Fear churned nausea through her. They didn't have any med kits.
"I can’t—I can't heal him," she said aloud. Frantic, she pressed hands to his wound. "I can't stop the bleeding!"
"Pressure will not halt the internal hemorrhaging. His body will die in approximately three minutes. Would you like assistance?"
"Yes! Yes, I would like assistance." Mercy couldn't imagine what the AI could do, but anything was better than watching Cannon die. She stared down at his face, so serene, like he was merely asleep.
"You are not allowed to die," she whispered. "As your Queen, I forbid it."
Tears slid down her face. She couldn't imagine never hearing Cannon's sardonic humor again, never seeing his green eyes sparkle with wit and charm. She couldn't imagine trying to lead the pirates without him.
"Please don't leave me."
A drone appeared beside her. It extended an arm and placed something on Cannon's chest.
"Move back, please," Vera said. "Do not touch him."
Mercy lurched back. A crystalline blue field snapped into existence around Cannon. He froze before her eyes.
"You… put him in stasis?" she asked, disbelieving.

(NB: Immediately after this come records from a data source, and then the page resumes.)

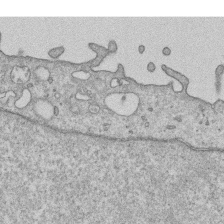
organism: Human
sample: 1205lu cells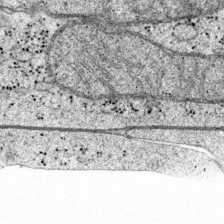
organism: Human
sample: HeLa cells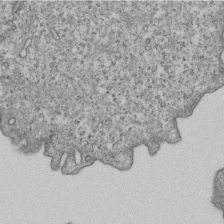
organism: Human
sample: MDA-MB-231 cells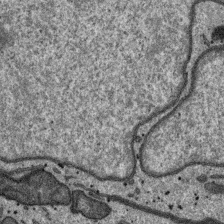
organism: Human
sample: Lung epithelial cells, uninfected (mock) control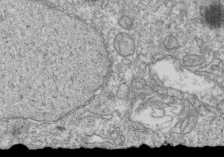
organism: Human
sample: HeLa cell HIV synapse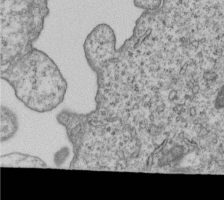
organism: Human
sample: MDA-MB-231 cells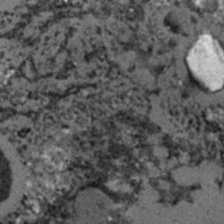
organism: C. elegans
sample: C. elegans embryo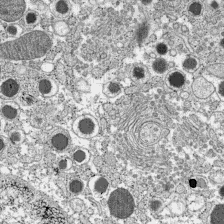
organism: C57BL Mouse
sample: Pancreatic islet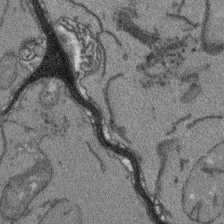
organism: Arabidopsis thaliana
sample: Root tip

"It was the only way to halt the progression of his injuries," Vera said. "When you reach a medical facility, perhaps you can heal him." Somehow, her tone managed to indicate doubt even without inflection.
"Of course we will." Mercy wiped at her tears with the back of her hand. "The medical bay on Nemesis is as advanced as it gets."

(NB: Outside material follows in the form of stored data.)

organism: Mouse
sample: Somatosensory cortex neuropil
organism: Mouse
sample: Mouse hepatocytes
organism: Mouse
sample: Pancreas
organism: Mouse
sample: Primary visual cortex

Vera cast an unreadable look at Cannon and the stasis pod. "I do not know if there will be enough time to perform the healing when the stasis field is removed."
"There will be." Mercy clenched her jaw. "Cannon will live."
She crawled to where Sebastian lay in an inelegant sprawl on the floor. He was covered in blood, mud, and dirt. His wounds would get infected at this rate, but she had nothing to clean them with.
“How bad is he?” Mercy asked Vera.
Vera was quiet for long enough that Mercy turned and looked up at the projection of her. But of course, that told her nothing. The AI held no expression, no look of worry or concentration that would tell Mercy anything.
Finally, she said, “He is not as critical as Cannon was. His injuries seem intended to cause pain, not to kill. However, his brain activity is cause for worry.”
“What do you mean?”
“His injuries are not in and of themselves life threatening. However, he is, effectively, in a comatose state. I do not know when, or if, he will wake.”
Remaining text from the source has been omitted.